[Dataset entries]
════════

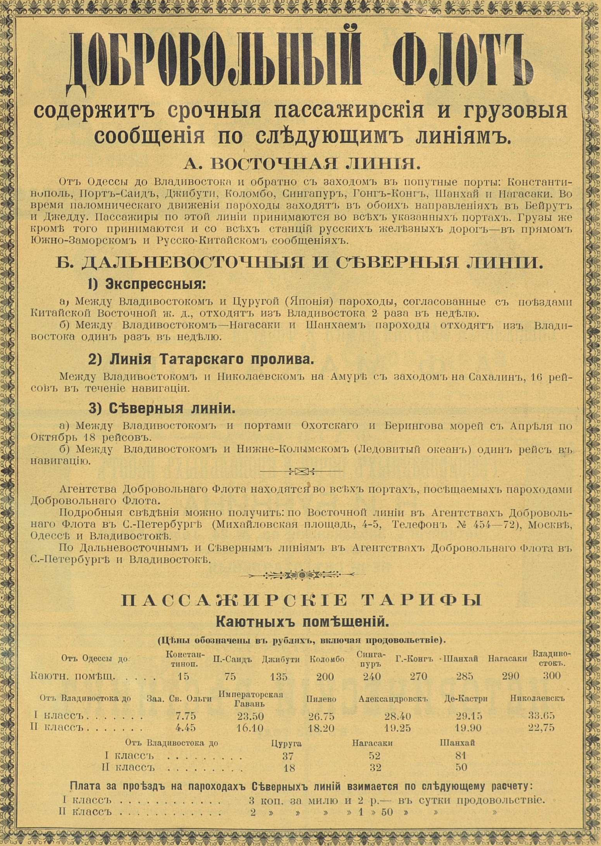 Реклама Добровольного флота, 1913 год.
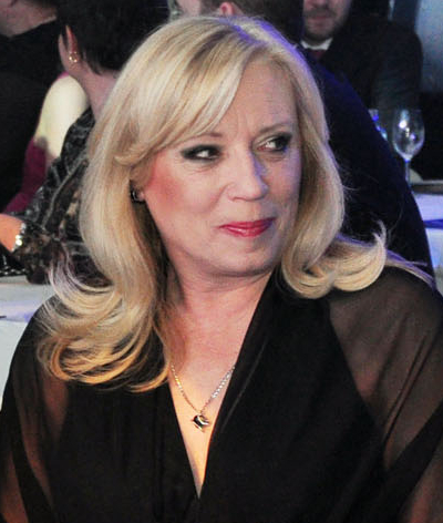 Iveta Radičová
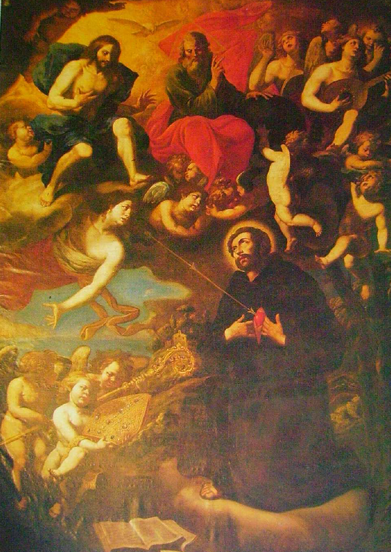 Agostino Beltrano: San Agustín. Óleo sobre lienzo, 355 x 258 cm,colección particular, Valverde de Miranda (Burgos). Firmado "Agostino Beltranus 1656"
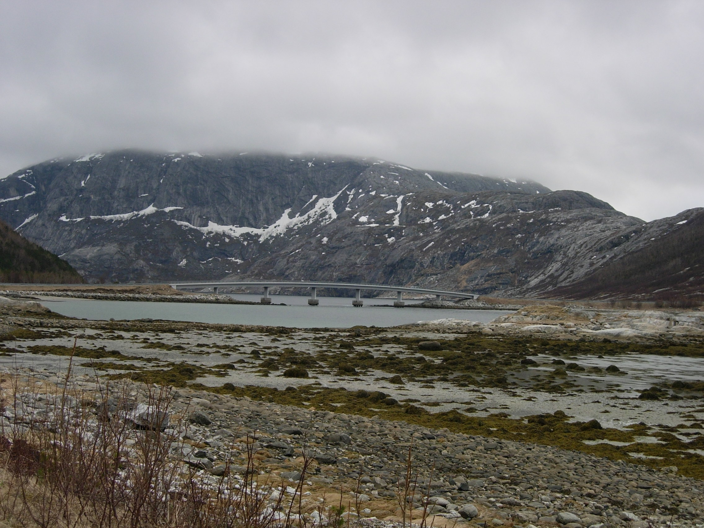 Åselistraumen bridge
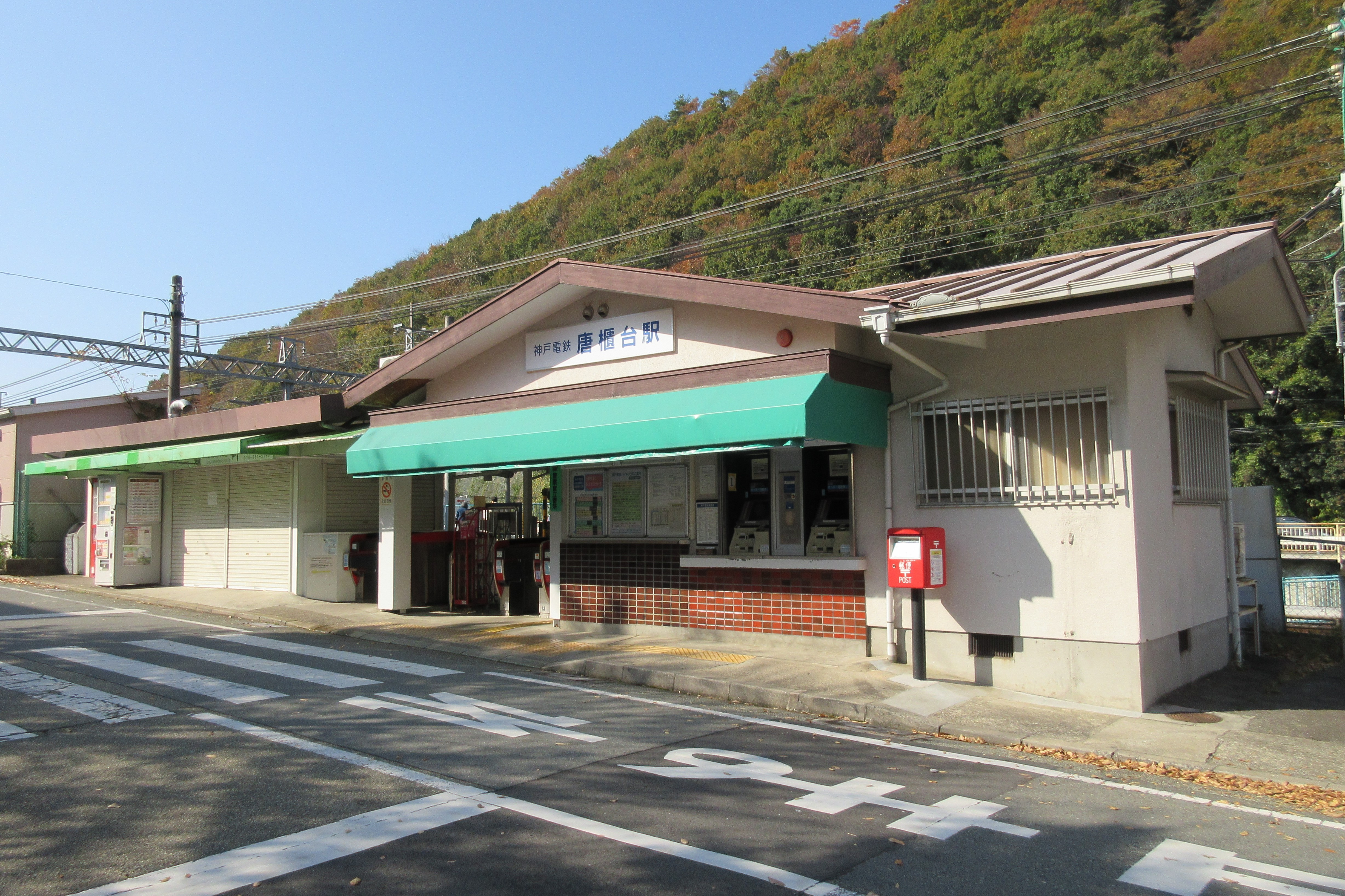 神戸電鉄唐櫃台駅
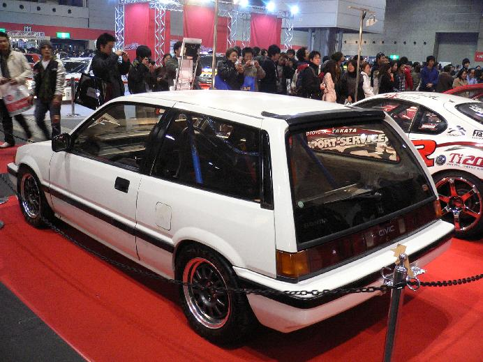 カーショーにて撮影
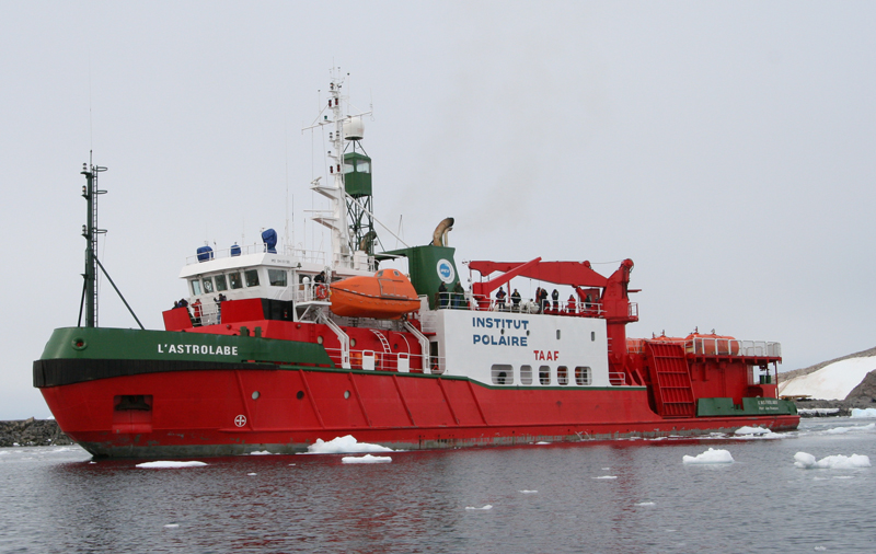 L'Astrolabe à la fin d'une rotation (R2, de janvier).
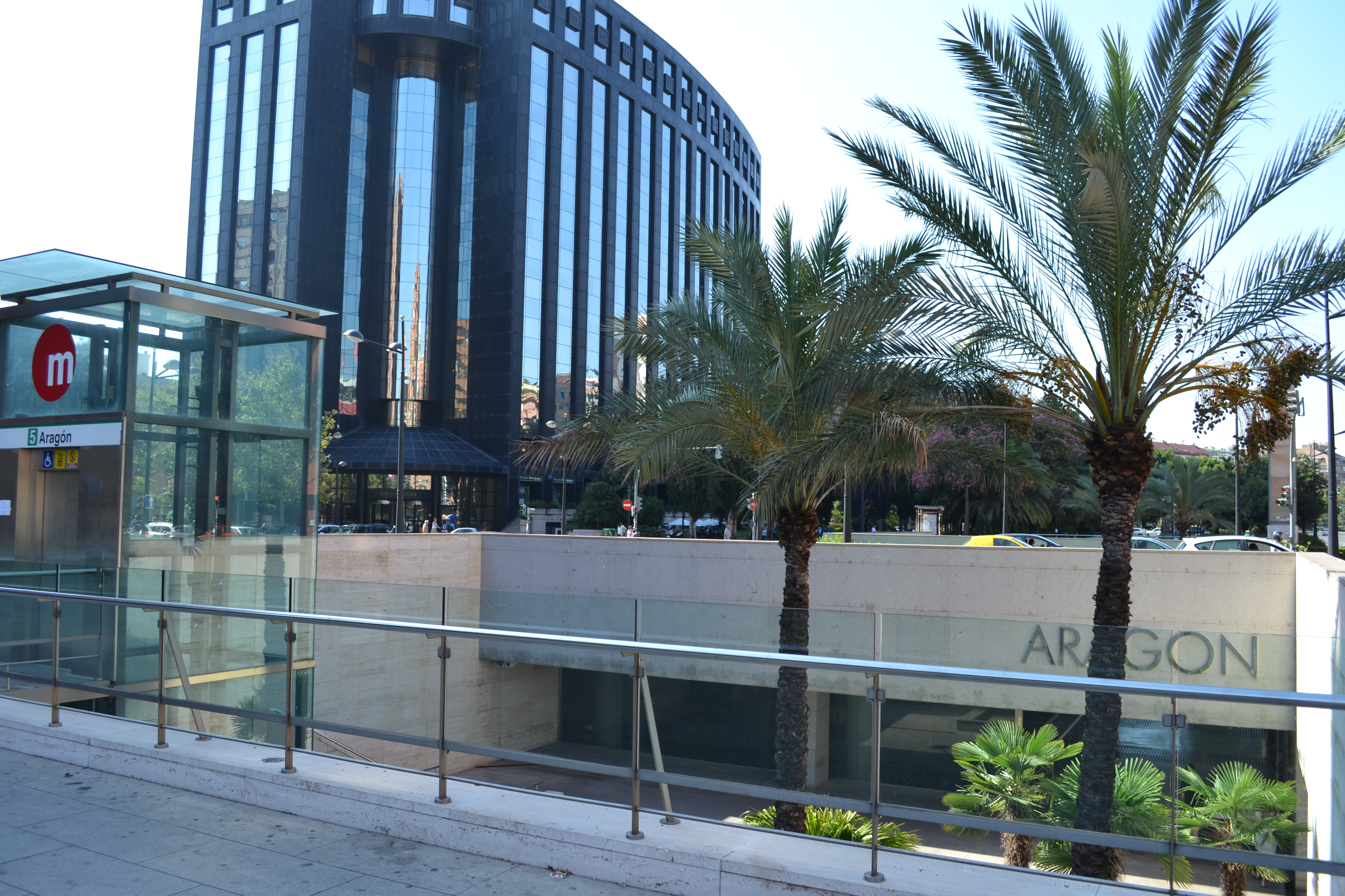 Entrada a l'estació d'Aragó, València
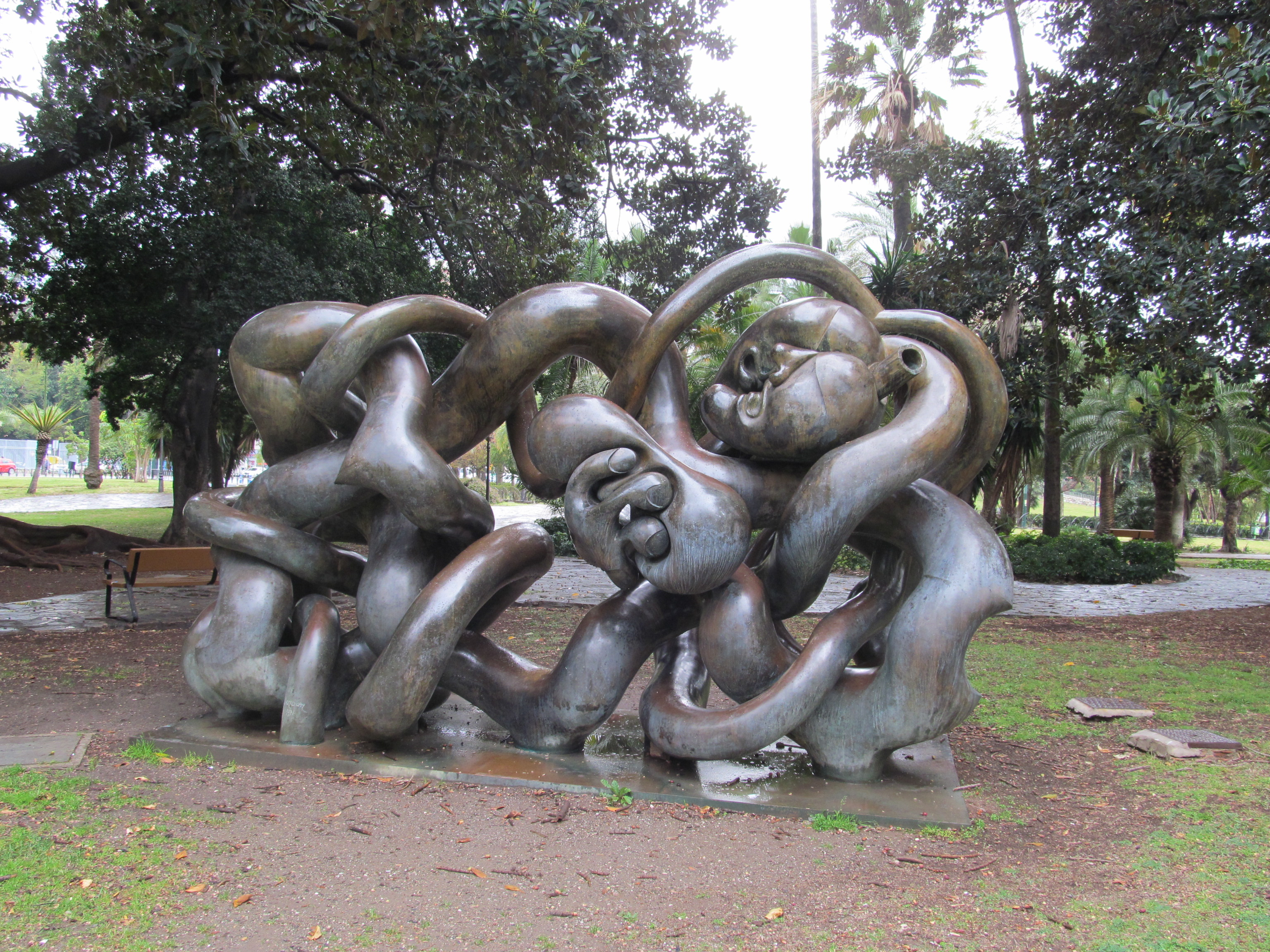 Escultura en recuerdo a Pablo Ruiz Picasso, inaugurada en 1977 por el escultor Miguel Ortiz, obra denominada Siéxtasis, ubicada en los Jardines de Picasso en Málaga. Según Berrocal, representa dos cuerpos -uno femenino y otro masculino- abrazados ante un corazón, cuyas arterias les rodean en una composición progresiva.
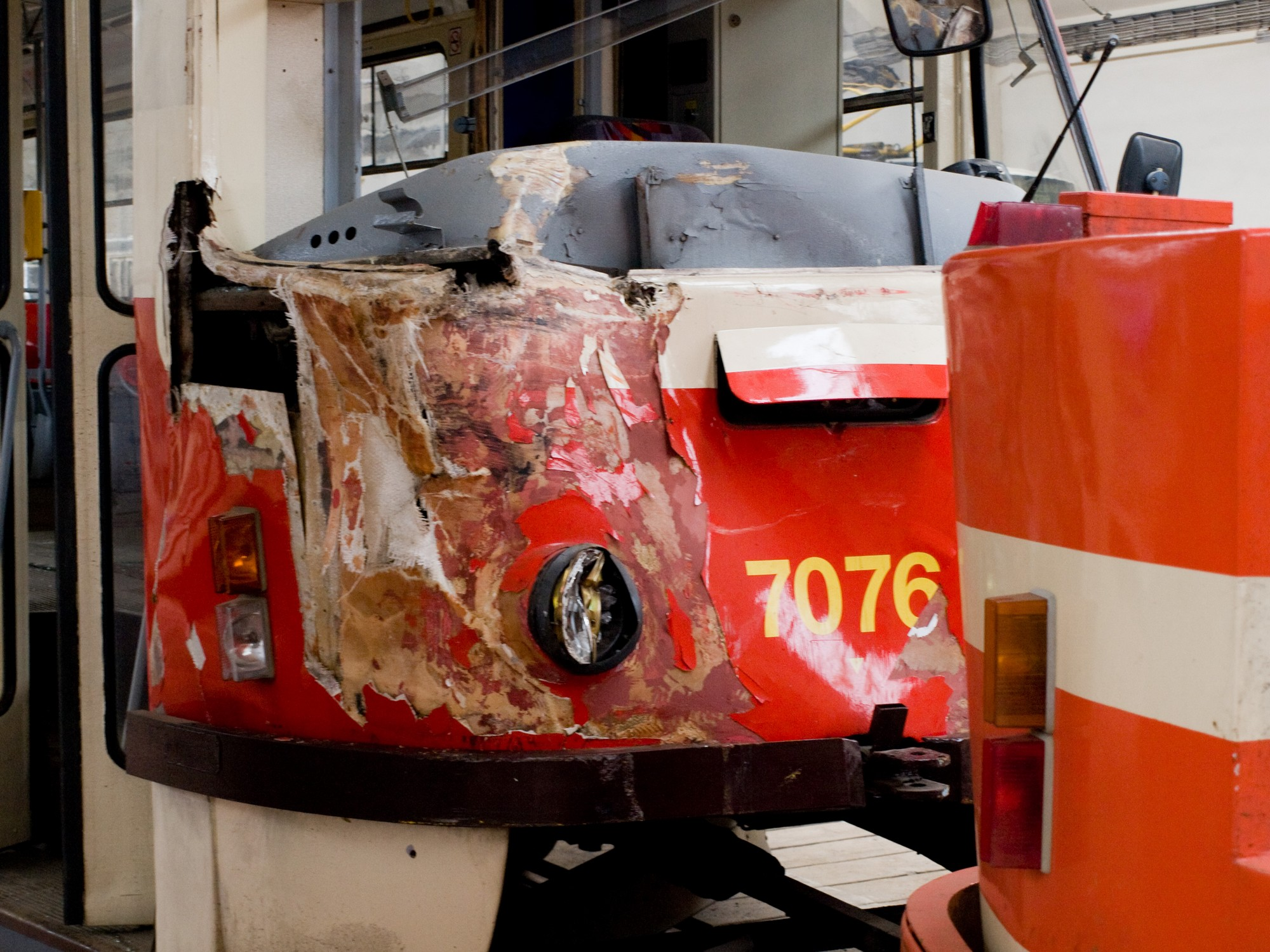 Vůz 7076 zdemolovaný po nehodě s autobusem

════════

Task instructions = Transcribe the records above exactly as they appear, leaving out any pictures.

Finished task =
 Реклама Добровольного флота, 1913 год.
 Iveta Radičová
 Agostino Beltrano: San Agustín. Óleo sobre lienzo, 355 x 258 cm,colección particular, Valverde de Miranda (Burgos). Firmado "Agostino Beltranus 1656"
 Åselistraumen bridge
 神戸電鉄唐櫃台駅
 カーショーにて撮影
 L'Astrolabe à la fin d'une rotation (R2, de janvier).
 Entrada a l'estació d'Aragó, València
 Escultura en recuerdo a Pablo Ruiz Picasso, inaugurada en 1977 por el escultor Miguel Ortiz, obra denominada Siéxtasis, ubicada en los Jardines de Picasso en Málaga. Según Berrocal, representa dos cuerpos -uno femenino y otro masculino- abrazados ante un corazón, cuyas arterias les rodean en una composición progresiva.
 Vůz 7076 zdemolovaný po nehodě s autobusem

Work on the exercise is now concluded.